▶ **PROBLEM TO WORK ON**
Write out each record below exactly as it appears, with no pictures.

(EXERCISE DATA)

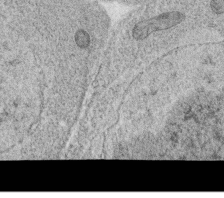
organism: C. elegans
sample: C. elegans oocyte; sperm cells
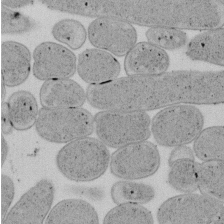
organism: E. coli
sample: Bacterial nucleoid
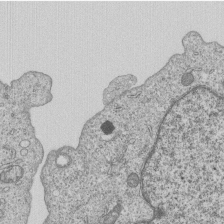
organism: Human
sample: MDA-MB-231 cells
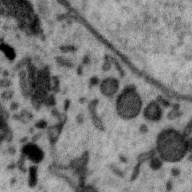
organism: Zebra finch
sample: Brain
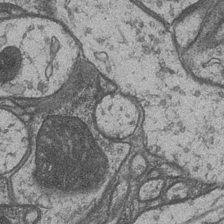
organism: Drosophila
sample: Optic medulla
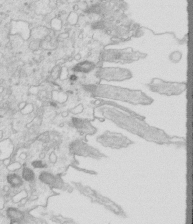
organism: Mouse
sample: Multiciliated cells
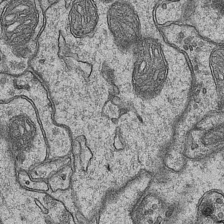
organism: Mouse
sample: CA1 Hippocampus
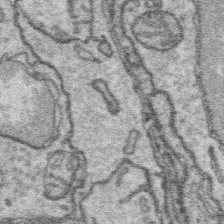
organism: Platynereis dumerilii
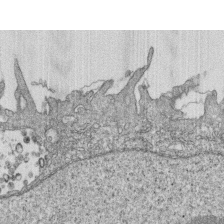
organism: Human
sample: HeLa cell HIV synapse
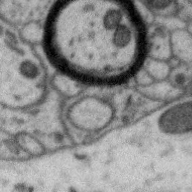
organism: Zebra finch
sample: Brain
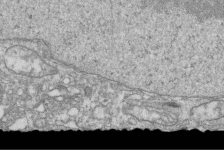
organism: Human
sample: HeLa cell HIV synapse
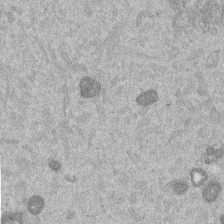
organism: Mouse
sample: Dividing mouse embryo 1 cell stage
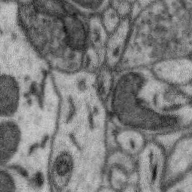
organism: Zebra finch
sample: Brain
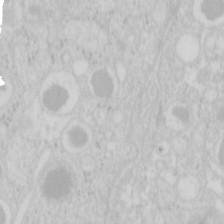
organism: Mouse
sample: Pancreas
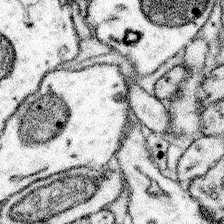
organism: Mouse
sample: Somatosensory cortex neuropil
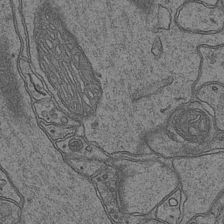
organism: Mouse
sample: CA1 Hippocampus
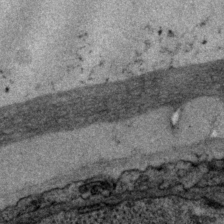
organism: P. pacificus
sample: Pharynx
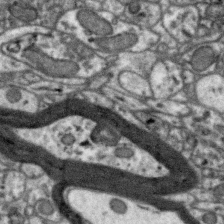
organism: Zebra finch
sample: Brain
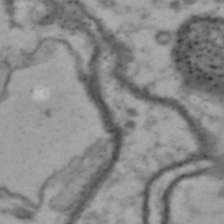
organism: Drosophila
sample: Brain
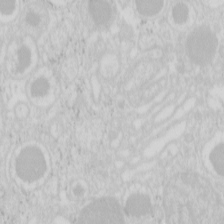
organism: Mouse
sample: Pancreas
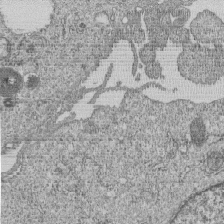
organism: Human
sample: MDA-MB-231 cells
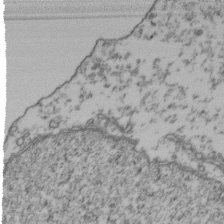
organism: Human
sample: Activated Jurkat CD4+ T cells
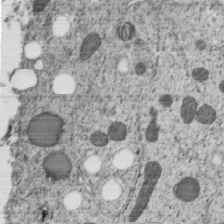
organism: C. elegans
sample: C. elegans embryo early stage
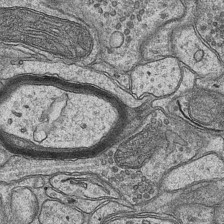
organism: Mouse
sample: CA1 Hippocampus
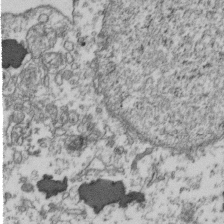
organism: Human
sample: Activated Jurkat CD4+ T cells
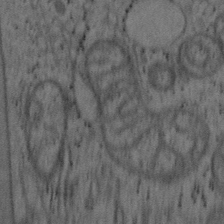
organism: Human
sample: HeLa cells
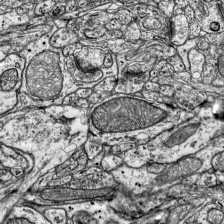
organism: Mouse
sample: Visual Cortex
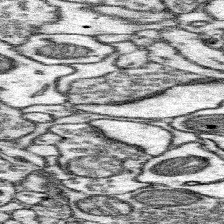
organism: Mouse
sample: Somatosensory cortex neuropil
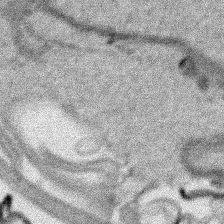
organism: Human
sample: Mitochondria in HCT116 cells
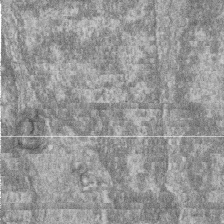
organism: Zebrafish
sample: Cilia; retinal pigment epithelium
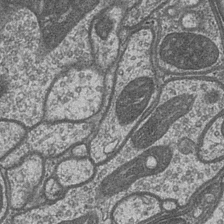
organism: Drosophila
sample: Optic medulla
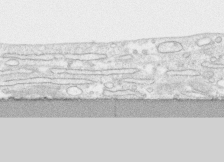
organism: Human
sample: CRL-1474
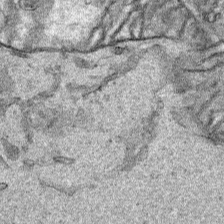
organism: Human
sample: Mitochondria in HCT116 cells
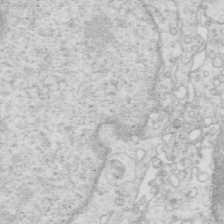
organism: Mouse
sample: Multiciliated cells
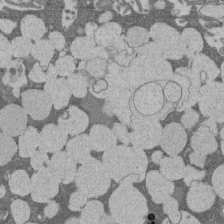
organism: Rat
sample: Salivary granule
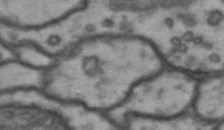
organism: Drosophila
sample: Brain
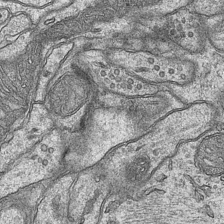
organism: Mouse
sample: CA1 Hippocampus
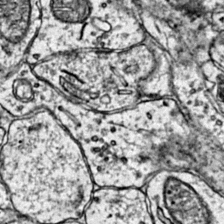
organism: Mouse
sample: Primary visual cortex
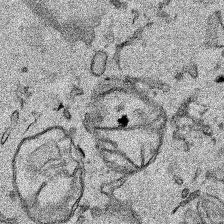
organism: Human
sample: Mitochondria in HCT116 cells
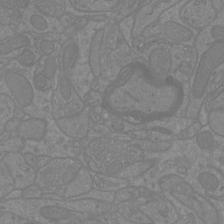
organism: Mouse
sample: Cortical neurons
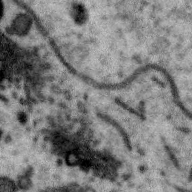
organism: Zebra finch
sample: Brain
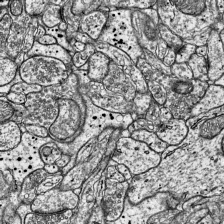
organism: Mouse
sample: Visual Cortex
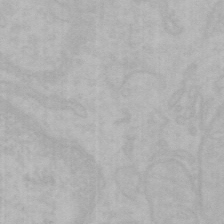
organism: Mouse
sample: Choroid plexus
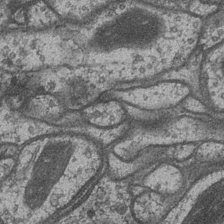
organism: Drosophila
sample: Optic medulla
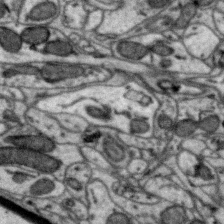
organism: Zebra finch
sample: Brain
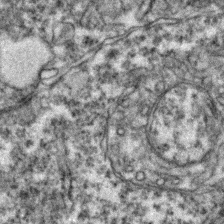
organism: Zebrafish
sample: Zebrafish embryo
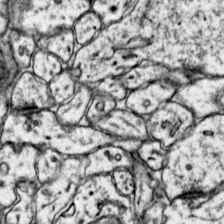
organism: Mouse
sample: Primary visual cortex
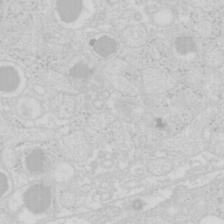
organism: Mouse
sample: Pancreas
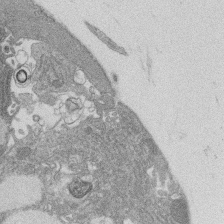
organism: Rat
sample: Salivary granule
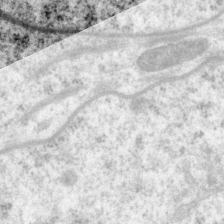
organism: P. pacificus
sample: Pharynx
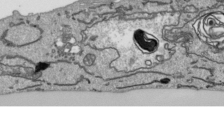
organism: Human
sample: Mitochondria in HCT116 cells
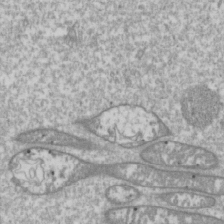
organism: Drosophila
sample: Cell division; meiosis; drosophila spermatocytes
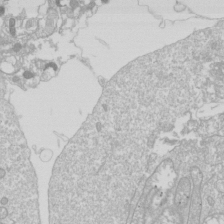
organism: Drosophila
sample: Cell division; meiosis; drosophila spermatocytes
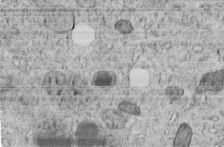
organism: C. elegans
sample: C. elegans embryo early stage
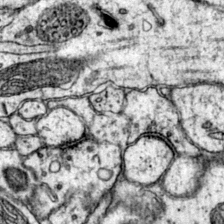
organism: Mouse
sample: Primary visual cortex
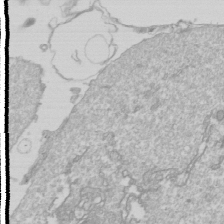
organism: Drosophila
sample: Cell division; meiosis; drosophila spermatocytes
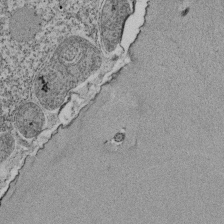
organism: Tetrahymena
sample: Cilia in tetrahymena
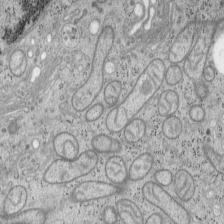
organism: Mouse
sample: OT-I killer T cells with ID8 ovarian cancer cells
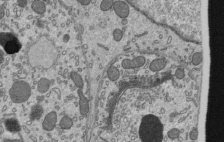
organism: Mouse
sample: Mouse epididymis efferent ductule cilia
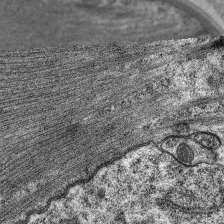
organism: C. elegans
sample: Pharynx
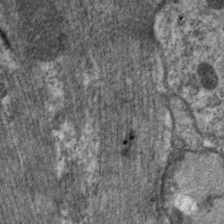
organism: C. elegans
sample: Pharynx
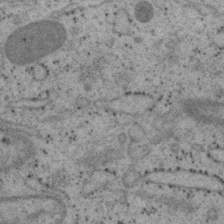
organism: Human
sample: HeLa cells
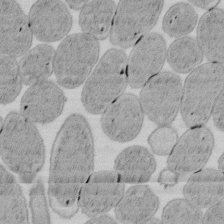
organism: E. coli
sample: Bacterial nucleoid
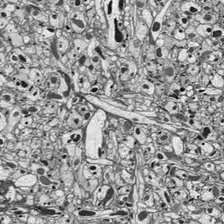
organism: Drosophila
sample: Optic lobe
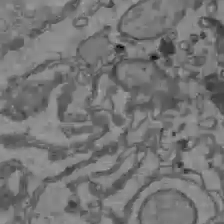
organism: C57BL Mouse
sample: Liver
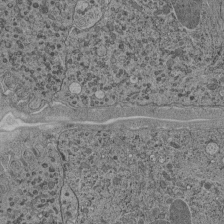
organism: C. elegans
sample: C. elegans pharynx

(End EXERCISE DATA)

▶ **ANSWER**
organism: C. elegans
sample: C. elegans oocyte; sperm cells
organism: E. coli
sample: Bacterial nucleoid
organism: Human
sample: MDA-MB-231 cells
organism: Zebra finch
sample: Brain
organism: Drosophila
sample: Optic medulla
organism: Mouse
sample: Multiciliated cells
organism: Mouse
sample: CA1 Hippocampus
organism: Platynereis dumerilii
organism: Human
sample: HeLa cell HIV synapse
organism: Zebra finch
sample: Brain
organism: Human
sample: HeLa cell HIV synapse
organism: Mouse
sample: Dividing mouse embryo 1 cell stage
organism: Zebra finch
sample: Brain
organism: Mouse
sample: Pancreas
organism: Mouse
sample: Somatosensory cortex neuropil
organism: Mouse
sample: CA1 Hippocampus
organism: P. pacificus
sample: Pharynx
organism: Zebra finch
sample: Brain
organism: Drosophila
sample: Brain
organism: Mouse
sample: Pancreas
organism: Human
sample: MDA-MB-231 cells
organism: Human
sample: Activated Jurkat CD4+ T cells
organism: C. elegans
sample: C. elegans embryo early stage
organism: Mouse
sample: CA1 Hippocampus
organism: Human
sample: Activated Jurkat CD4+ T cells
organism: Human
sample: HeLa cells
organism: Mouse
sample: Visual Cortex
organism: Mouse
sample: Somatosensory cortex neuropil
organism: Human
sample: Mitochondria in HCT116 cells
organism: Zebrafish
sample: Cilia; retinal pigment epithelium
organism: Drosophila
sample: Optic medulla
organism: Human
sample: CRL-1474
organism: Human
sample: Mitochondria in HCT116 cells
organism: Mouse
sample: Multiciliated cells
organism: Rat
sample: Salivary granule
organism: Drosophila
sample: Brain
organism: Mouse
sample: CA1 Hippocampus
organism: Mouse
sample: Primary visual cortex
organism: Human
sample: Mitochondria in HCT116 cells
organism: Mouse
sample: Cortical neurons
organism: Zebra finch
sample: Brain
organism: Mouse
sample: Visual Cortex
organism: Mouse
sample: Choroid plexus
organism: Drosophila
sample: Optic medulla
organism: Zebra finch
sample: Brain
organism: Zebrafish
sample: Zebrafish embryo
organism: Mouse
sample: Primary visual cortex
organism: Mouse
sample: Pancreas
organism: Rat
sample: Salivary granule
organism: P. pacificus
sample: Pharynx
organism: Human
sample: Mitochondria in HCT116 cells
organism: Drosophila
sample: Cell division; meiosis; drosophila spermatocytes
organism: Drosophila
sample: Cell division; meiosis; drosophila spermatocytes
organism: C. elegans
sample: C. elegans embryo early stage
organism: Mouse
sample: Primary visual cortex
organism: Drosophila
sample: Cell division; meiosis; drosophila spermatocytes
organism: Tetrahymena
sample: Cilia in tetrahymena
organism: Mouse
sample: OT-I killer T cells with ID8 ovarian cancer cells
organism: Mouse
sample: Mouse epididymis efferent ductule cilia
organism: C. elegans
sample: Pharynx
organism: C. elegans
sample: Pharynx
organism: Human
sample: HeLa cells
organism: E. coli
sample: Bacterial nucleoid
organism: Drosophila
sample: Optic lobe
organism: C57BL Mouse
sample: Liver
organism: C. elegans
sample: C. elegans pharynx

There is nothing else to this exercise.